Both purposes are served by stratification, but they make different demands on the design. Balance is served by having stratification factors in the randomization. Efficiency is served by reflecting those factors in the analysis. A design that stratifies without analyzing accordingly has achieved one purpose and missed the other.

Choosing stratification factors

The choice of stratification factors is a clinical judgment about which patient characteristics are the strongest predictors of the primary outcome, independent of treatment. The stronger the predictor, the larger the efficiency gain from stratification, and the more damaging a chance imbalance would be to the validity of the comparison.

The general principle is to stratify on factors that are known to be strongly prognostic, that can be ascertained accurately at the time of randomization, and whose distribution across arms would materially affect the interpretation of the primary result if imbalanced by chance.

The specific candidates for stratification are indication-specific, but several categories recur: disease severity or stage at baseline, prior treatment history, key demographic variables that predict prognosis (age, performance status in oncology), and the presence or absence of a biomarker that modifies the treatment effect. For trials in which a subgroup analysis is pre-specified—an analysis by biomarker status, by disease severity, by region—the subgroup-defining variable should be a stratification factor, so that the subgroup analysis is not confounded by a chance imbalance in that factor between arms.

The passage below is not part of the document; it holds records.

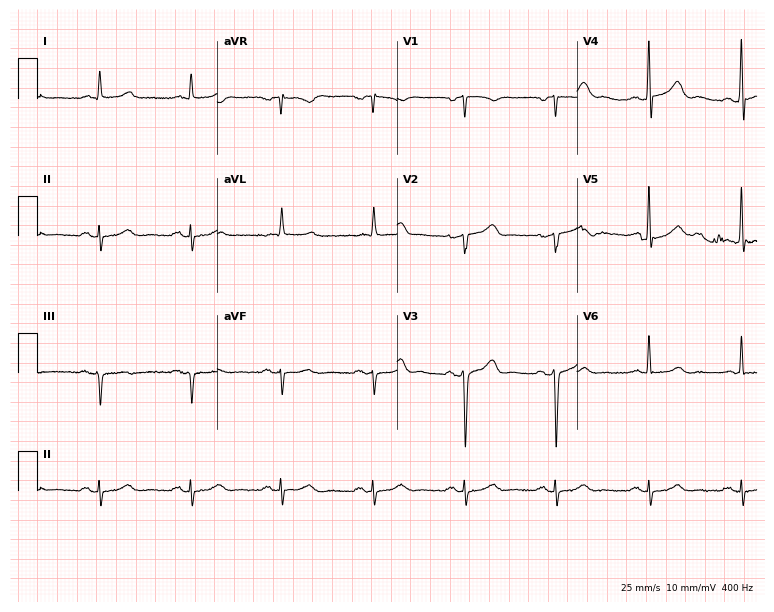
Resting 12-lead electrocardiogram (7.3-second recording at 400 Hz). Patient: a 70-year-old man. None of these six findings is recorded: first-degree AV block, right bundle branch block, left bundle branch block, sinus bradycardia, atrial fibrillation, sinus tachycardia.
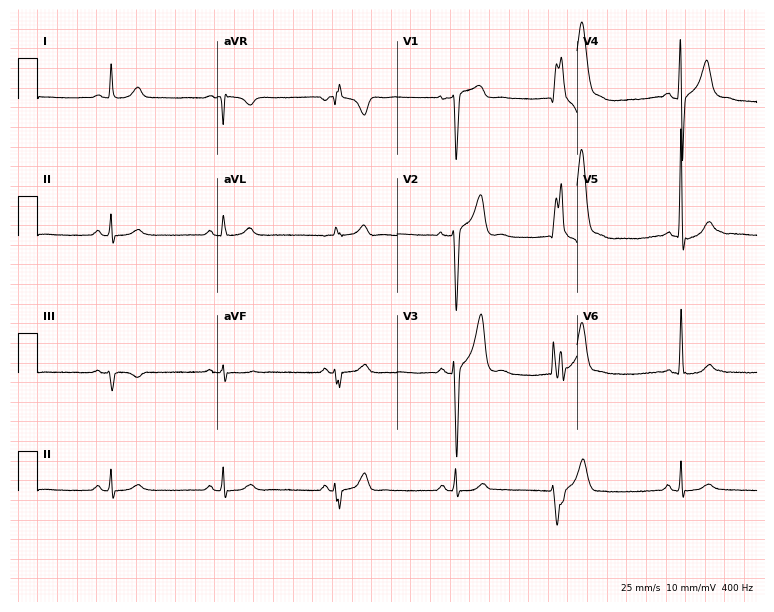
Standard 12-lead ECG recorded from a male, 68 years old. None of these six findings is recorded: first-degree AV block, right bundle branch block (RBBB), left bundle branch block (LBBB), sinus bradycardia, atrial fibrillation (AF), sinus tachycardia. Findings outside these six are not listed.
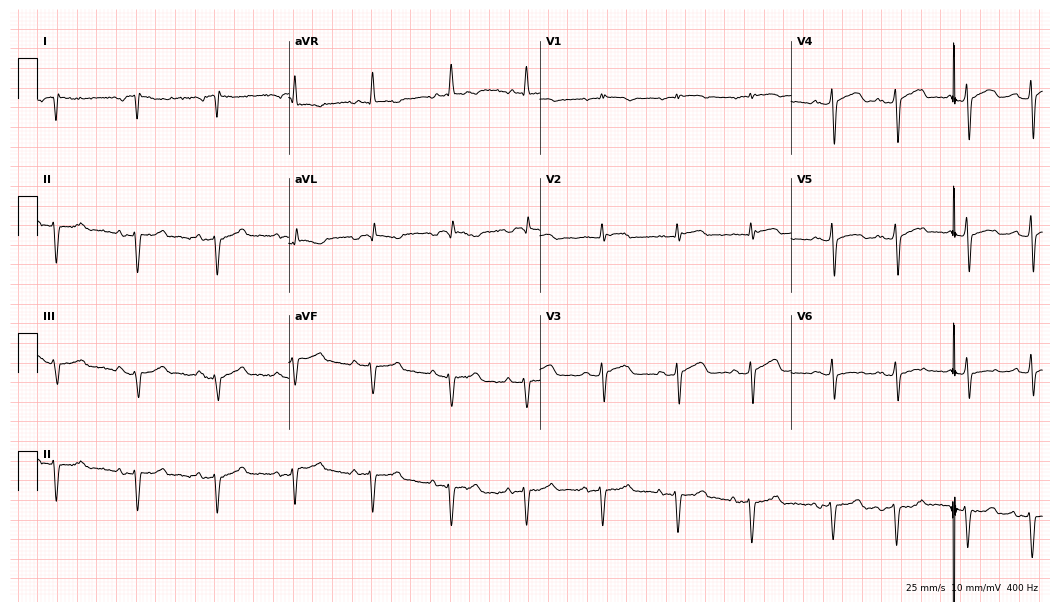
Resting 12-lead electrocardiogram (10.2-second recording at 400 Hz). Patient: an 84-year-old male. None of these six findings is recorded: first-degree AV block, right bundle branch block, left bundle branch block, sinus bradycardia, atrial fibrillation, sinus tachycardia. Only these six findings were labelled.
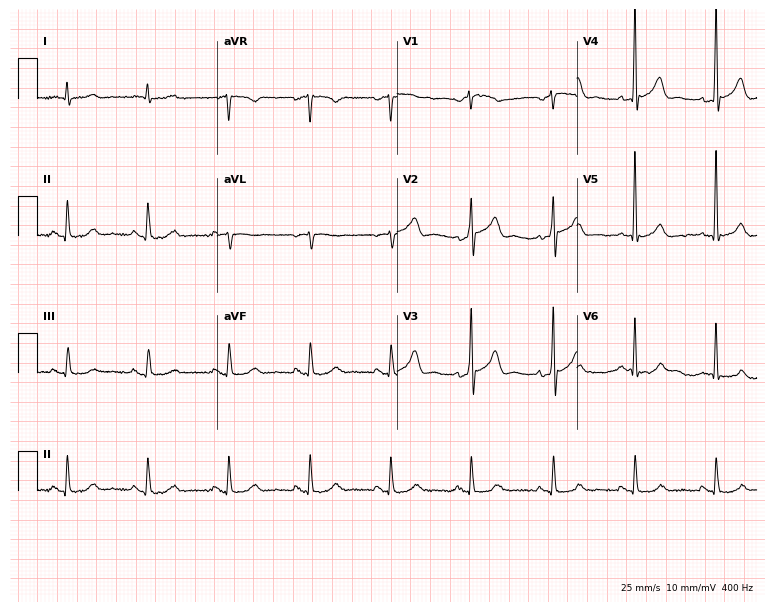
12-lead ECG from a man, 70 years old. Recorded interpretation: within normal limits.

The constraints on stratification factor selection are practical. Each stratification factor multiplies the number of strata by the number of levels of that factor. A design with four stratification factors each at two levels has sixteen strata. In a trial of 400 patients, the average stratum has 25 patients—manageable. In a trial of 100 patients, the average stratum has approximately 6 patients, and many strata will have too few patients to maintain balance through blocking. When strata are small, stratified randomization degenerates toward simple randomization within strata, and the balance guarantee is weakened.

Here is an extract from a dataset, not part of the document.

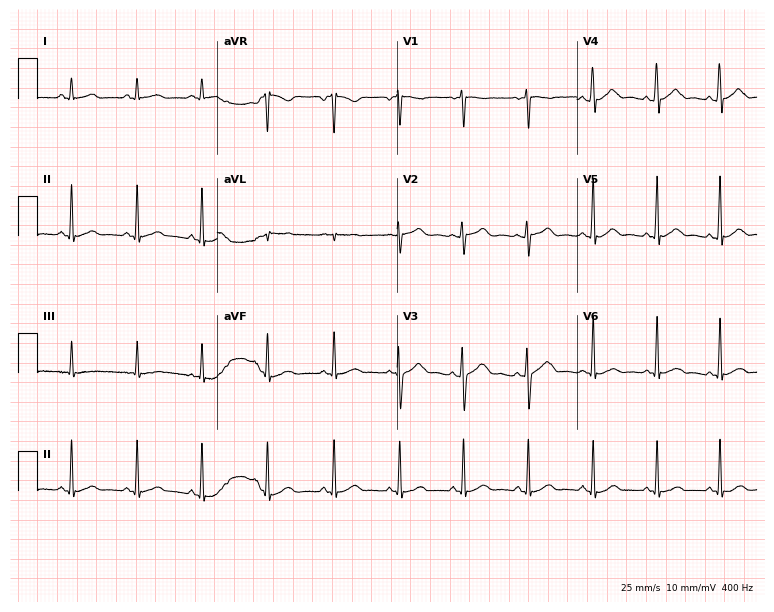
Resting 12-lead electrocardiogram. Patient: a 23-year-old woman. None of these six findings is recorded: first-degree AV block, right bundle branch block, left bundle branch block, sinus bradycardia, atrial fibrillation, sinus tachycardia. Only these six findings were labelled.
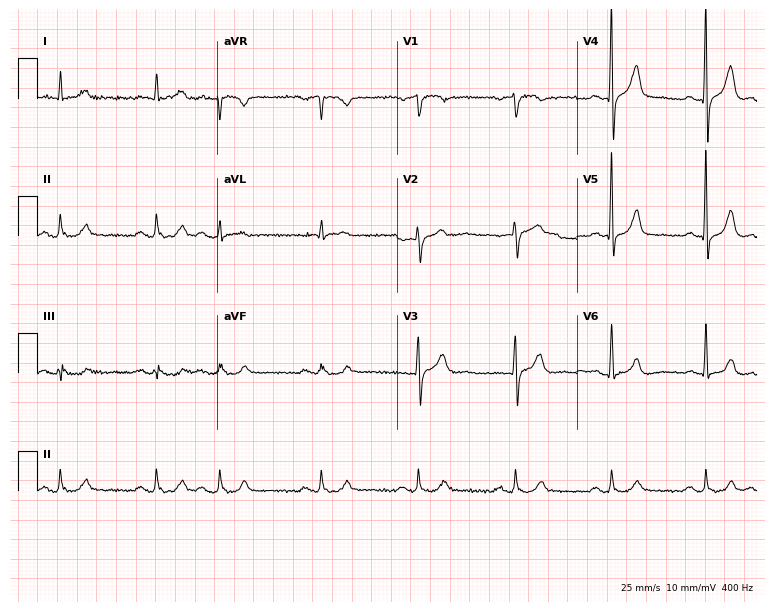
Resting 12-lead electrocardiogram. Patient: a male, 81 years old. None of these six findings is recorded: first-degree AV block, right bundle branch block, left bundle branch block, sinus bradycardia, atrial fibrillation, sinus tachycardia.

The practical limit on stratification factors is approximately three to four for most trial sizes. Beyond this, covariate-adaptive randomization—minimization—is a better tool for balance across multiple factors simultaneously, as discussed in Section 5.1.

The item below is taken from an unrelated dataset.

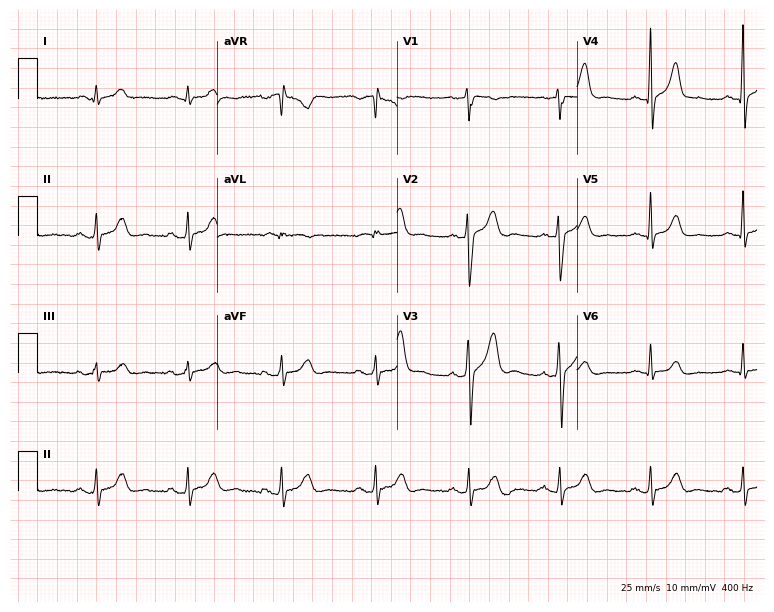
12-lead ECG from a 53-year-old male patient (7.3-second recording at 400 Hz). Recorded interpretation: within normal limits.
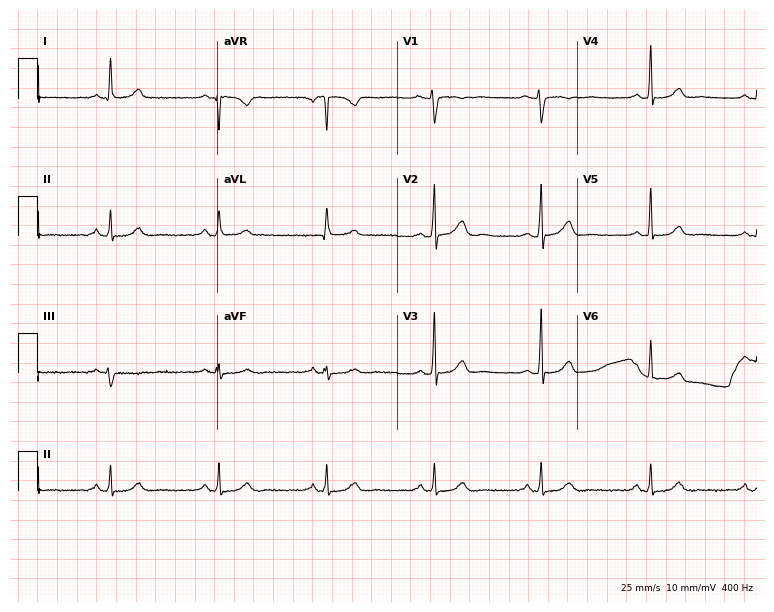
Resting 12-lead electrocardiogram (7.3-second recording at 400 Hz). Patient: a female, 61 years old. None of these six findings is recorded: first-degree AV block, right bundle branch block, left bundle branch block, sinus bradycardia, atrial fibrillation, sinus tachycardia.

Ascertainment at randomization

The stratification factor must be ascertained accurately at the moment of randomization. This requirement is more demanding than it appears.

For factors determined by laboratory results—a biomarker level, a genetic test, a disease stage defined by imaging—the test result must be available before the patient is randomized. In practice, this means the laboratory processing time must be shorter than the window between enrollment and randomization, or the patient must be enrolled before the test result is available but not randomized until it is—a distinction that requires careful operational specification. A patient who is enrolled (consented) before the test and randomized only when the result is available is handled differently from a patient who is enrolled and randomized simultaneously.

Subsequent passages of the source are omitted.